Senior criminal defence counsel have not been consulted about plans by Justice Minister Kiritapu Allan to review the law around name suppression and say the minister’s comments raise a raft of red flags. These include Allan’s focus on a “victim-centric” system and her sense of urgency, says ADLS President and senior criminal barrister Marie Dyhrberg KC. Dyhrberg says she’s “always” apprehensive about potential, significant legislative amendments being made on the basis of urgency. “It is the use of urgent, coupled with name suppression, that causes me concern. What does the urgent refer to?”
At stake are fair trial rights, yet hasty legislative amendments could have far-reaching consequences, Dyhrberg says. “Can we identify where the urgency lies? And what will be the opportunities for consultation, particularly when Christmas comes up?” Dyhrberg hasn’t yet been consulted about the minister’s plans but “one would hope – you use the word “hope” – that we would be”.

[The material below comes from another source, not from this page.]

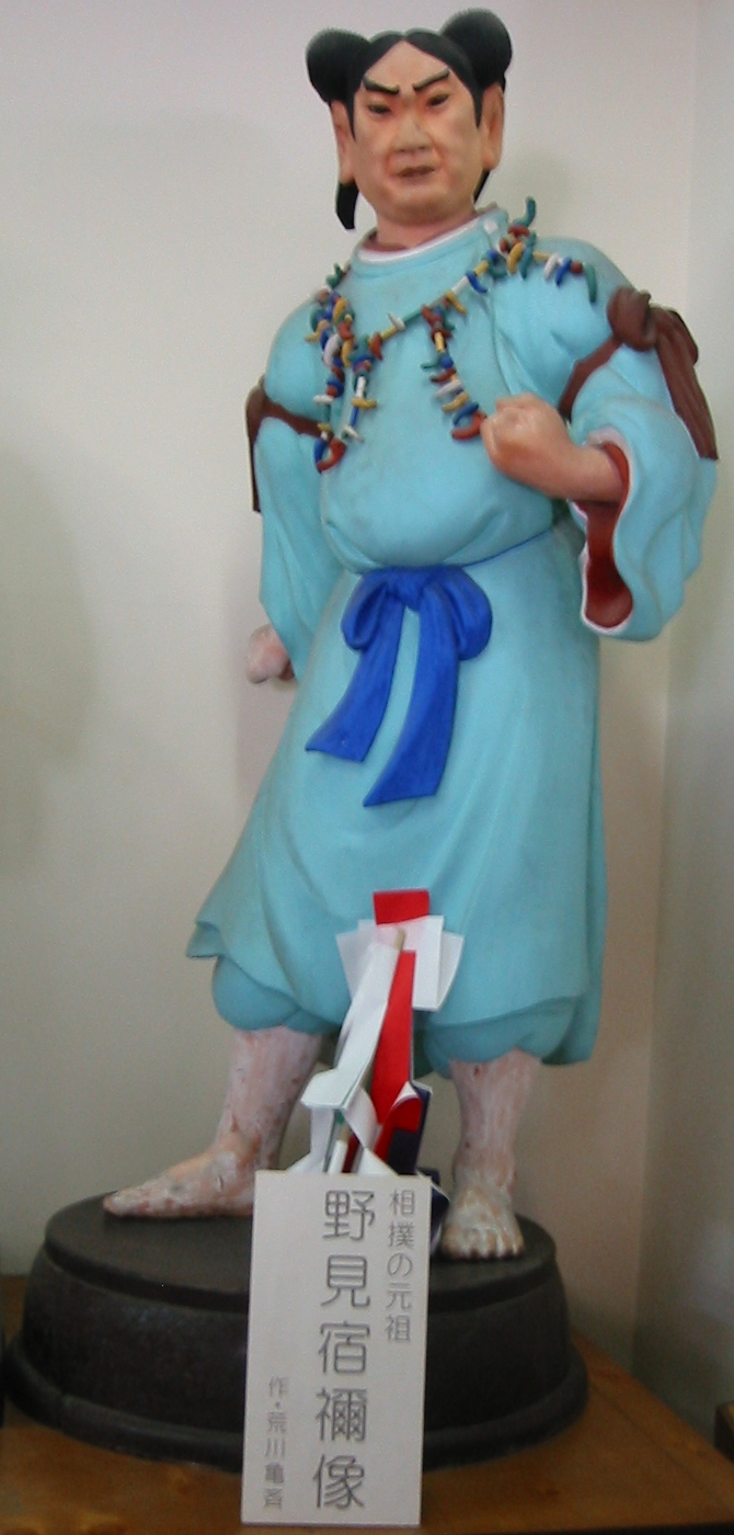 野見宿禰 (荒川 亀斎(きさい).作/1827- 1906)古代出雲大社模型展示館「雲太」(うんた)にて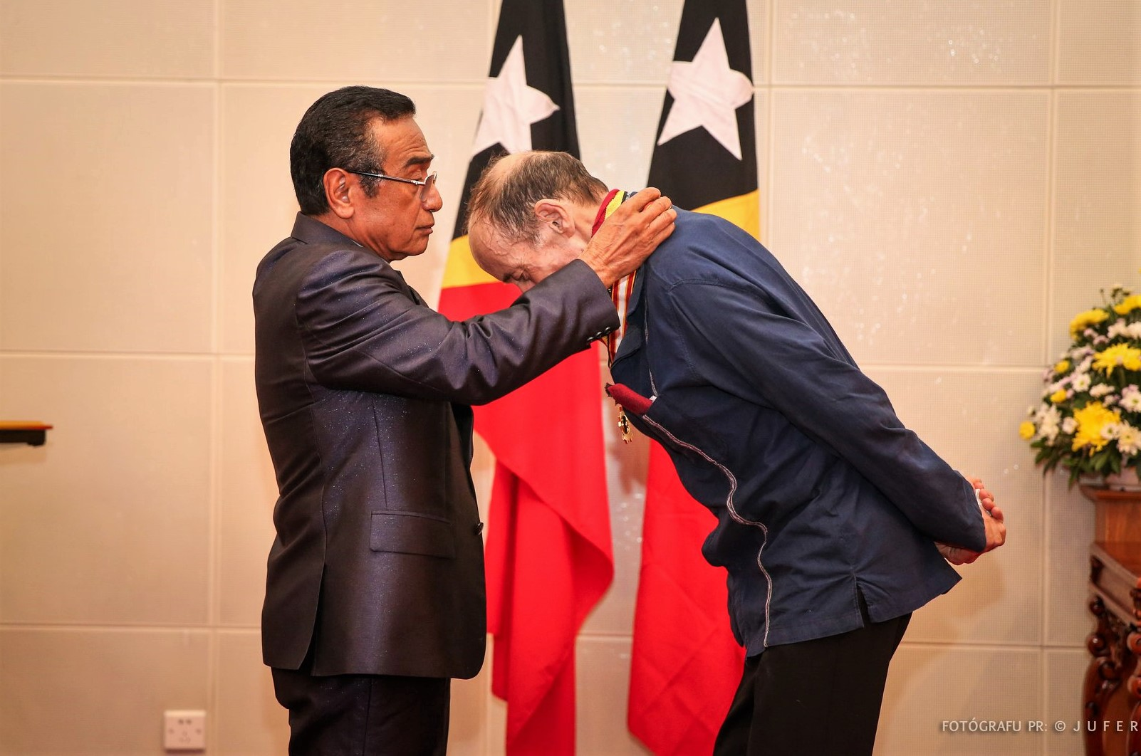 Christopher Wenner erhält von Francisco Guterres den Ordem de Timor-Leste

Criminal barrister Julie-Anne Kincade KC, the convenor of ADLS’ criminal law committee, hasn’t been contacted either. But she’d “welcome the opportunity to provide information as to what happens at the coalface at court”. Whether invited to submit or not, the criminal law committee will make a submission, says Kincade, who lists a raft of criminal justice issues the committee is already dealing with. Name suppression more recently has become another, although once Allan has “actually had advice from anyone, she’ll realise there isn’t really an issue here that needs to be addressed”, Kincade says.
Other defence lawyers LawNews has spoken to say Allan’s eagerness to make name suppression rules “fairer for victims” is concerning and misplaced. Instead, they suggest other issues – including how the rules manage the “untamed beast” of social media and the current, heightened climate of presumed guilt – need greater attention from lawmakers.
System ‘inadequate’
In a recent interview with TVNZ’s Q+A, Allan (Ngāti Ranginui, Ngāi Te Rangi, Tūwharetoa) signalled name suppression laws are in her sights. She also promised to enact new hate speech legislation before the 2023 election.
Five months into her term as justice minister, having taken over from former Labour MP-turned-lobbyist Kris Faafoi, Allan said she didn’t think name suppression was leading to “just outcomes”. She has requested urgent advice. “I don’t think it’s fair and I don’t think New Zealanders looking in on the system think the system is working adequately either.”
Name suppression rules try to reconcile litigants’ fair trial rights with the public’s interest in seeing justice done. Suppression laws have been criticised as inadequate and “out of step with 21st century communication”, and the media routinely contests a process it perceives as prone to inconsistencies. By contrast, the integrity of criminal trials is paramount to upholding the rule of law and ensuring fairness for all parties. And some practitioners believe more could be done to safeguard the principle.
Rich and famous
Kincade is struggling to see where the minister is coming from. “This is one of those things, in my opinion, which MPs talk about being an issue when, in fact, there is no issue. None.” She adds: “Sometimes politicians suggest they’re going to do something about an issue when there’s no issue, to give the illusion they are doing something – in inverted commas – for the complainants.”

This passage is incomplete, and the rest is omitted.